La opinión pública y tantos periodistas opinólogos deberían saber que cuando se habla de la pista siria no se está excluyendo a Irán. Por el contrario, lo que se marca esa línea es el camino ideológico y fáctico del atentado y la construcción de la impunidad de ése atentado. Porque es así como ha funcionado siempre Irán, usando el brazo armado de los sirios. Hombres como Monzer al Kazar, Ibrahim al Ibrahim, que estuvieron ligados directamente al gobierno de Menem. Uno, Al Kazar, traficante de armas y drogas, ligado a la CIA y al atentado del avión de Pan Am en la localidad escocesa de Lokerbie. Y el otro, Ibrahim, el esposo de Amira Yoma, quien llegó a ocupar uno de los más altos cargos en nuestra aduana, aun sin ser argentino, sin hablar correctamente en nuestro idioma, y a sabiendas de que fue [¿era?] agente de inteligencia sirio. Todas puntas de investigación que siempre se taparon.
La muerte de Nisman levantó todas las sospechas de la opinión pública en contra de un gobierno, sobre todo de la Presidenta, a quien se acusó de entrada de todo lo sucedido, como también de no haber limpiado la lacra de los servicios de inteligencia de la Argentina. Y si es verdad que debió haber limpiado esa lacra, algo que tampoco hicieron los gobiernos anteriores, no es menos verdadero que esto nada tiene que ver, al menos desde el punto de vista jurídico, con que las acusaciones que había hecho el fiscal muerto eran ciertas. Lo que sí es cierto es que con la muerte de Nisman, sectores opositores al gobierno, políticos, de inteligencia, y privados, se salieron con la suya: ocultar, una vez más, la pista siria. No por casualidad esta denuncia y la muerte trágica del fiscal ocurren a las puertas de un juicio oral, en el que podría [debería] llegar a aparecer la punta de esta madeja de ocultamientos. Su muerte fue entregarle a la sociedad, a ese 80% de la “opinión pública”, nuestro Lee Harvey Oswald.
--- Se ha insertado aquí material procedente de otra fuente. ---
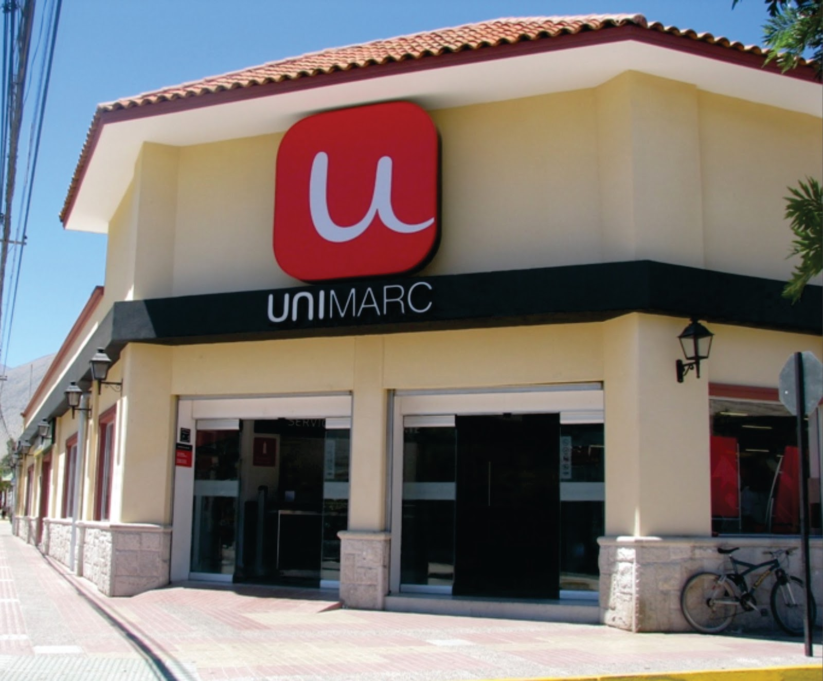 Supermercado Unimarc de Vicuña, valle de elqui

Nisman ya no podrá hablar, ni equivocarse, ni tener algún acto fallido que pudiera haberlo llevado a nombres como Stiusso, la Policía Federal, Kanore Edul, Hadad, y hasta el mismo Menem. El odio y la sospecha han sido instalados. Y están funcionando como la fe ciega que encarna todo fundamentalismo. Algo que será muy duro de destruir. Tanto como lo describe la frase de Einstein, del comienzo de esta nota: “Es más fácil desintegrar un átomo que un prejuicio”.